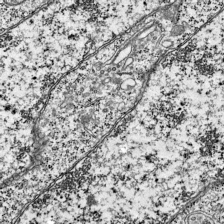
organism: Mouse
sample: Visual Cortex
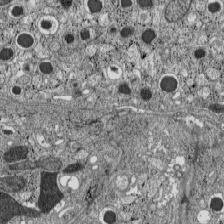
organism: C57BL Mouse
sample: Pancreatic islet
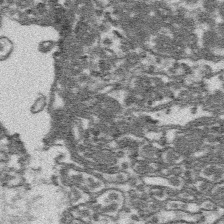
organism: Platynereis dumerilii
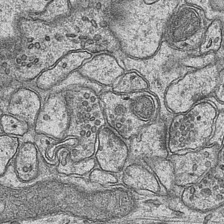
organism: Mouse
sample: CA1 Hippocampus
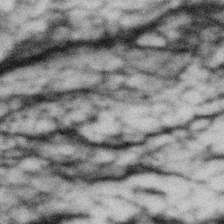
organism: Gemmata obscuriglobus
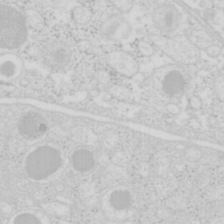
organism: Mouse
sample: Pancreas
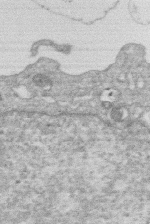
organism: Human
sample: Macrophage cells
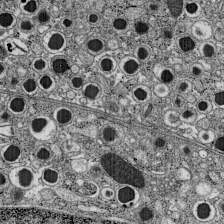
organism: C57BL Mouse
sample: Pancreatic islet
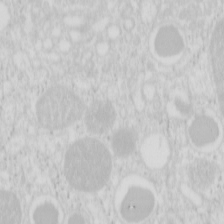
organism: Mouse
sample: Pancreas
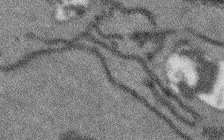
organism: Arabidopsis thaliana
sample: Root tip
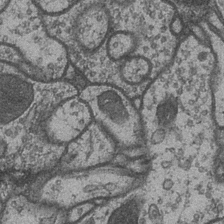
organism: Drosophila
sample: Optic medulla
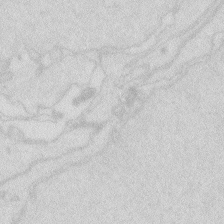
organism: Zebrafish
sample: Macrophage
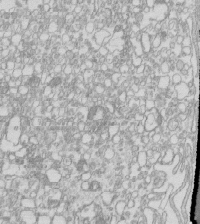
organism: Mouse
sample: Macrophages
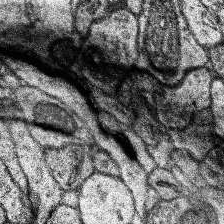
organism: Human
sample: Temporal Lobe
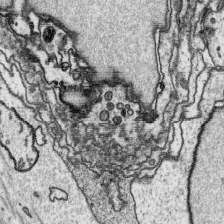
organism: Platynereis dumerilii
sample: Parapodia
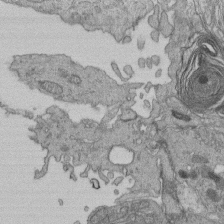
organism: Human
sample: Retinal organoid Rod and Cone cells
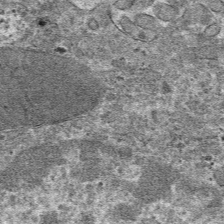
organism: Mouse
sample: Mouse hepatocytes
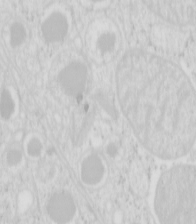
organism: Mouse
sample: Pancreas
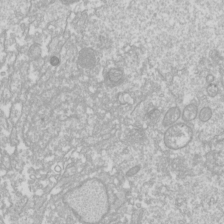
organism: Drosophila
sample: Cell division; meiosis; drosophila spermatocytes
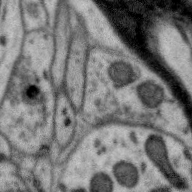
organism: Zebra finch
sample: Brain
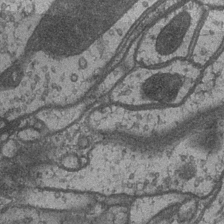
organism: Drosophila
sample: Optic medulla
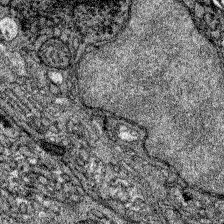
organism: Zebrafish
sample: Larval olfactory bulb
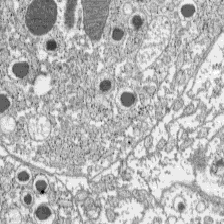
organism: C57BL Mouse
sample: Pancreatic islet
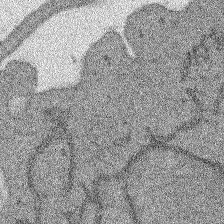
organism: Human
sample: HeLa cells
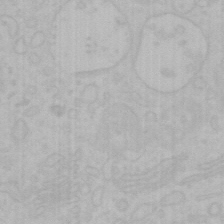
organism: Mouse
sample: Choroid plexus
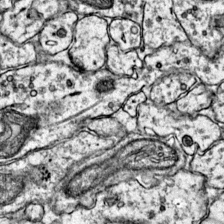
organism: Mouse
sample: Primary visual cortex
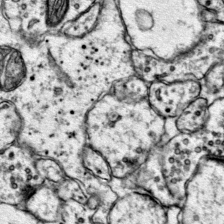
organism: Mouse
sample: Primary visual cortex
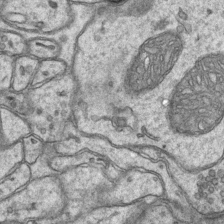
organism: Mouse
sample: CA1 Hippocampus
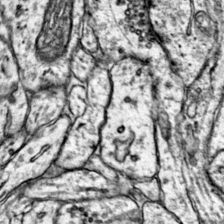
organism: Mouse
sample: Primary visual cortex
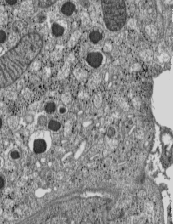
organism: C57BL Mouse
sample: Pancreatic islet
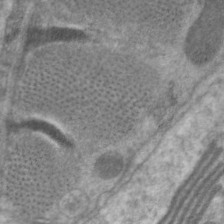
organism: C. elegans
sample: Pharynx
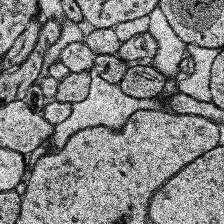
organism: Human
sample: Temporal Lobe
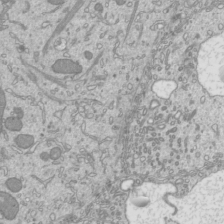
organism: Mouse
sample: Cilia; mouse epididymis
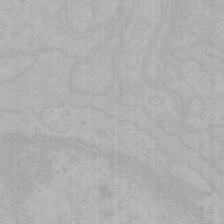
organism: Mouse
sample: Choroid plexus
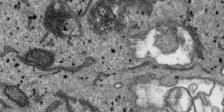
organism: Human
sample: Lung epithelial cells, uninfected (mock) control
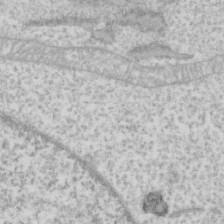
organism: Human
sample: Fibroblast cells
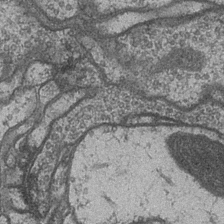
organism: Drosophila
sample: Optic medulla
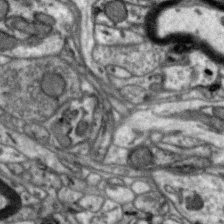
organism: Zebra finch
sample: Brain
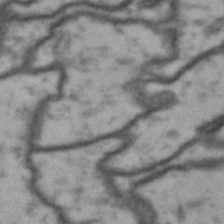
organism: Drosophila
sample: Brain
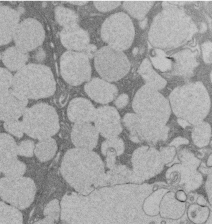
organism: Rat
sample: Salivary granule
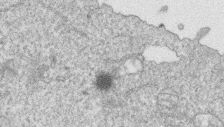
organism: Human
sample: HeLa cell HIV synapse
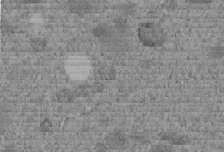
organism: C. elegans
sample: C. elegans embryo early stage
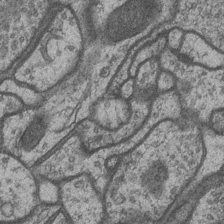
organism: Drosophila
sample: Optic medulla
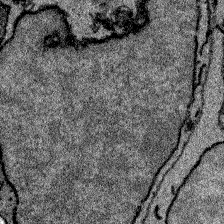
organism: Zebrafish
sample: Larval olfactory bulb
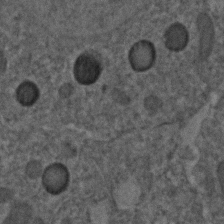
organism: C. elegans
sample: C. elegans embryo
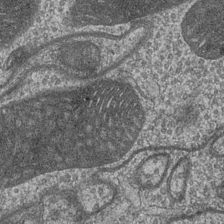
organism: Drosophila
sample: Optic medulla
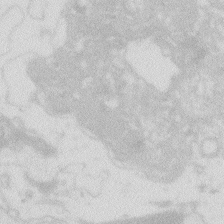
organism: Zebrafish
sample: Macrophage
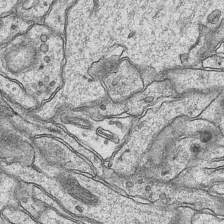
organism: Mouse
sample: CA1 Hippocampus
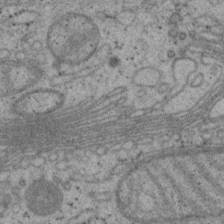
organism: Human
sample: HeLa cells
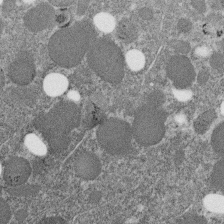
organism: C. elegans
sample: C. elegans embryo early stage
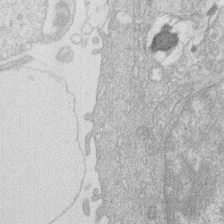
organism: Human
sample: Macrophage cells
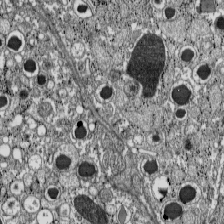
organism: C57BL Mouse
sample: Pancreatic islet
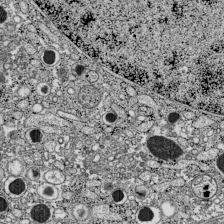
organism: C57BL Mouse
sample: Pancreatic islet
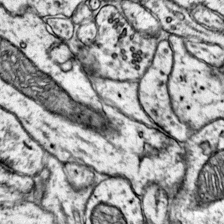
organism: Mouse
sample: Primary visual cortex
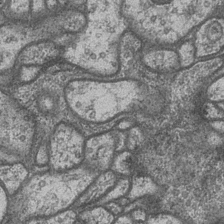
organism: Drosophila
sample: Optic medulla
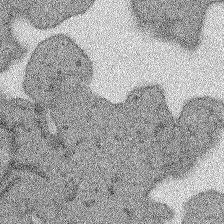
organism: Human
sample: HeLa cells
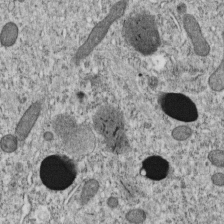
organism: C. elegans
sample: C. elegans embryo early stage
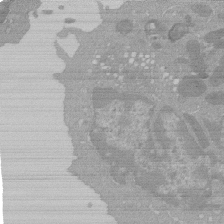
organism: Mouse
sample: Activated Pmel transgenic CD8+ T Cells
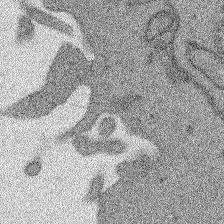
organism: Human
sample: HeLa cells
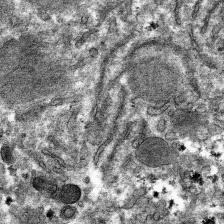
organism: Mouse
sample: Mouse hepatocytes
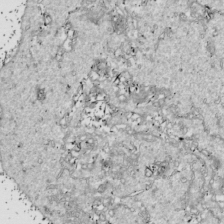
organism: Drosophila
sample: Cell division; meiosis; drosophila spermatocytes
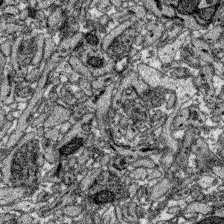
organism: Zebrafish
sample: Larval olfactory bulb
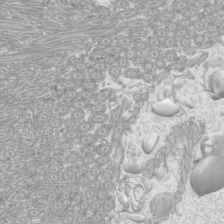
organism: Mouse
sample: Cilia; mouse epididymis
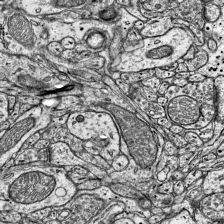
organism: Mouse
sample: Visual Cortex
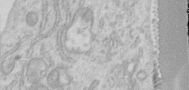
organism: Human
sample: Centriole in RPE cells
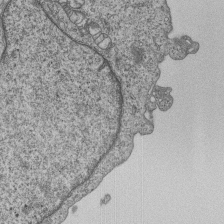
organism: Human
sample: MDA-MB-231 cells
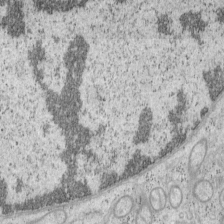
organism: Mouse
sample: OT-I killer T cells with ID8 ovarian cancer cells
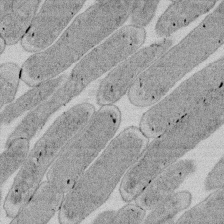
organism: E. coli
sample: Bacterial nucleoid
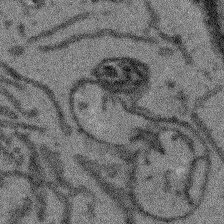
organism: Arabidopsis thaliana
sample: Root tip
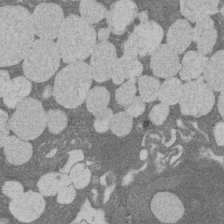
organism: Rat
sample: Salivary granule
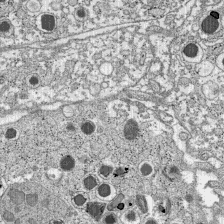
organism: C57BL Mouse
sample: Pancreatic islet
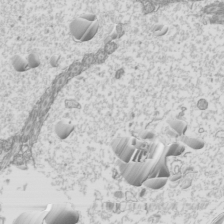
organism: Mouse
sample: Cilia; mouse epididymis
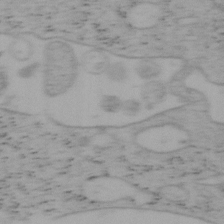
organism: Mouse
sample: OT-I killer T cells with ID8 ovarian cancer cells
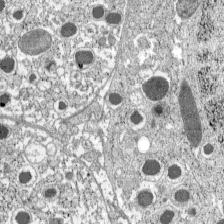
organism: C57BL Mouse
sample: Pancreatic islet
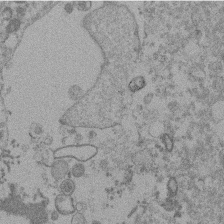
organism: Mouse
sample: Dividing mouse embryo 1 cell stage
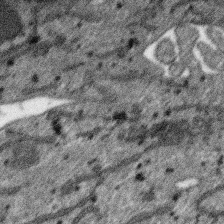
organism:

*-*-*

Problem description: Set down the data above exactly as written. Omit the pictures.

Task result:
organism: Mouse
sample: Visual Cortex
organism: C57BL Mouse
sample: Pancreatic islet
organism: Platynereis dumerilii
organism: Mouse
sample: CA1 Hippocampus
organism: Gemmata obscuriglobus
organism: Mouse
sample: Pancreas
organism: Human
sample: Macrophage cells
organism: C57BL Mouse
sample: Pancreatic islet
organism: Mouse
sample: Pancreas
organism: Arabidopsis thaliana
sample: Root tip
organism: Drosophila
sample: Optic medulla
organism: Zebrafish
sample: Macrophage
organism: Mouse
sample: Macrophages
organism: Human
sample: Temporal Lobe
organism: Platynereis dumerilii
sample: Parapodia
organism: Human
sample: Retinal organoid Rod and Cone cells
organism: Mouse
sample: Mouse hepatocytes
organism: Mouse
sample: Pancreas
organism: Drosophila
sample: Cell division; meiosis; drosophila spermatocytes
organism: Zebra finch
sample: Brain
organism: Drosophila
sample: Optic medulla
organism: Zebrafish
sample: Larval olfactory bulb
organism: C57BL Mouse
sample: Pancreatic islet
organism: Human
sample: HeLa cells
organism: Mouse
sample: Choroid plexus
organism: Mouse
sample: Primary visual cortex
organism: Mouse
sample: Primary visual cortex
organism: Mouse
sample: CA1 Hippocampus
organism: Mouse
sample: Primary visual cortex
organism: C57BL Mouse
sample: Pancreatic islet
organism: C. elegans
sample: Pharynx
organism: Human
sample: Temporal Lobe
organism: Mouse
sample: Cilia; mouse epididymis
organism: Mouse
sample: Choroid plexus
organism: Human
sample: Lung epithelial cells, uninfected (mock) control
organism: Human
sample: Fibroblast cells
organism: Drosophila
sample: Optic medulla
organism: Zebra finch
sample: Brain
organism: Drosophila
sample: Brain
organism: Rat
sample: Salivary granule
organism: Human
sample: HeLa cell HIV synapse
organism: C. elegans
sample: C. elegans embryo early stage
organism: Drosophila
sample: Optic medulla
organism: Zebrafish
sample: Larval olfactory bulb
organism: C. elegans
sample: C. elegans embryo
organism: Drosophila
sample: Optic medulla
organism: Zebrafish
sample: Macrophage
organism: Mouse
sample: CA1 Hippocampus
organism: Human
sample: HeLa cells
organism: C. elegans
sample: C. elegans embryo early stage
organism: Human
sample: Macrophage cells
organism: C57BL Mouse
sample: Pancreatic islet
organism: C57BL Mouse
sample: Pancreatic islet
organism: Mouse
sample: Primary visual cortex
organism: Drosophila
sample: Optic medulla
organism: Human
sample: HeLa cells
organism: C. elegans
sample: C. elegans embryo early stage
organism: Mouse
sample: Activated Pmel transgenic CD8+ T Cells
organism: Human
sample: HeLa cells
organism: Mouse
sample: Mouse hepatocytes
organism: Drosophila
sample: Cell division; meiosis; drosophila spermatocytes
organism: Zebrafish
sample: Larval olfactory bulb
organism: Mouse
sample: Cilia; mouse epididymis
organism: Mouse
sample: Visual Cortex
organism: Human
sample: Centriole in RPE cells
organism: Human
sample: MDA-MB-231 cells
organism: Mouse
sample: OT-I killer T cells with ID8 ovarian cancer cells
organism: E. coli
sample: Bacterial nucleoid
organism: Arabidopsis thaliana
sample: Root tip
organism: Rat
sample: Salivary granule
organism: C57BL Mouse
sample: Pancreatic islet
organism: Mouse
sample: Cilia; mouse epididymis
organism: Mouse
sample: OT-I killer T cells with ID8 ovarian cancer cells
organism: C57BL Mouse
sample: Pancreatic islet
organism: Mouse
sample: Dividing mouse embryo 1 cell stage
organism:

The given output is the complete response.